Top 10 dog days of summer .. Cindy Sheehan, more trans-Canada follies, more news from Iraq, etc.

Aug 16th, 2005 | By | Category: Key Current Issues

“August,” some poet has said, is “for the people and their favourite islands.” It is also a time when journalists complain about how nothing ever happens in “the dog days of summer.” This year may be an exception. I have been trying to watch only baseball on TV, but the bigger world keeps intruding. As therapy (and, well, protest too), I have compiled a top 10 list on how the week of August 814,  2005 looked, north of the lakes … from the bereaved mother, Cindy Sheehan, watching over George W. Bush’s vacation … to Jon Stewart’s Daily Show on the quest for an ethanol alternative in Canada … and the sudden surge of handgun violence in Toronto the Good … Read on at your own peril, of course …

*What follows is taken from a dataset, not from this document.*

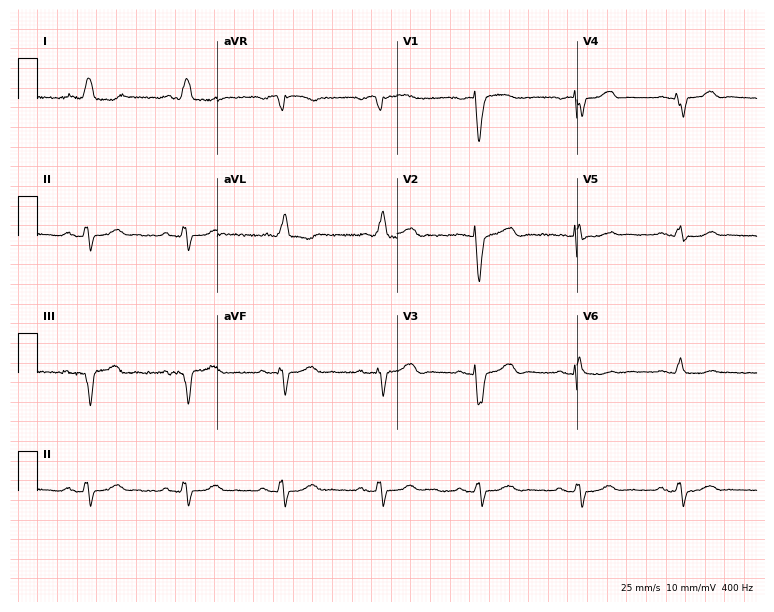
12-lead ECG from a woman, 80 years old. Shows left bundle branch block.

1. George W. Bush’s summer vacation is being dampened (one hopes?) by a single protester near the ranch gate in Crawford, Texas. She is a plainly distressed middle-aged woman, whose soldier son was killed in Iraq. The story was covered quietly on the evening TV news in Western New York, and alluded to as well on CNN. Meanwhile the adjacent Canadian TV reports that Dick Cheney will be visiting Alberta next month, to inspect the tar-sands oil supply. Is this a sign that the White House is also starting to think harder about a US foreign policy that depends less on Middle East oil? Probably not? (And in any case on September 4 it was reported that Mr. Cheney has cancelled the trip, as a result of the Hurricane Katrina disaster.)

2. In the longstanding Canada-US softwood lumber trade dispute yet another NAFTA panel has found in Canada’s favour. But Washington has made clear that it is still not going to leave its noisy domestic producer interests to the mercy of some pinhead international rule of law beyond its borders. Canadian politicians are making the usual bold noises about real free trade. Canadian voters may be wondering why their leaders keep on humming this tune. Canadian lumbering just has to keep developing more processing capacity of its own, and cultivating new global markets. Canadian political leaders are apparently going to be making more bold noises. The world’s only superpower next door will of course do what it likes in the end.

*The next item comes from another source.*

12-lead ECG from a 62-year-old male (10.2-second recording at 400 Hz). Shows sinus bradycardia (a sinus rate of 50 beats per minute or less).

3. Louis Menand, one of the few deeply interesting present-day American literary intellectuals, has just published some compelling thoughts on the 1920s1960s literary critic from Red Bank, New Jersey, Edmund Wilson, in The New Yorker (a magazine for which Wilson once wrote himself). A few sentences suggest why the whole thing is worth reading in full: “Wilson came out of the Progressive era. … he enlisted European modernism in a mission … to deprovincialize American culture … he … had firmly in his sights the twin enemies of every Progressive intellectual: unregulated business and the genteel tradition … Wilson hated American chauvinism and gentility, and everything he associated with them-prudery, pedantry, commercialism, and militarism. That hatred is the starch in his prose.”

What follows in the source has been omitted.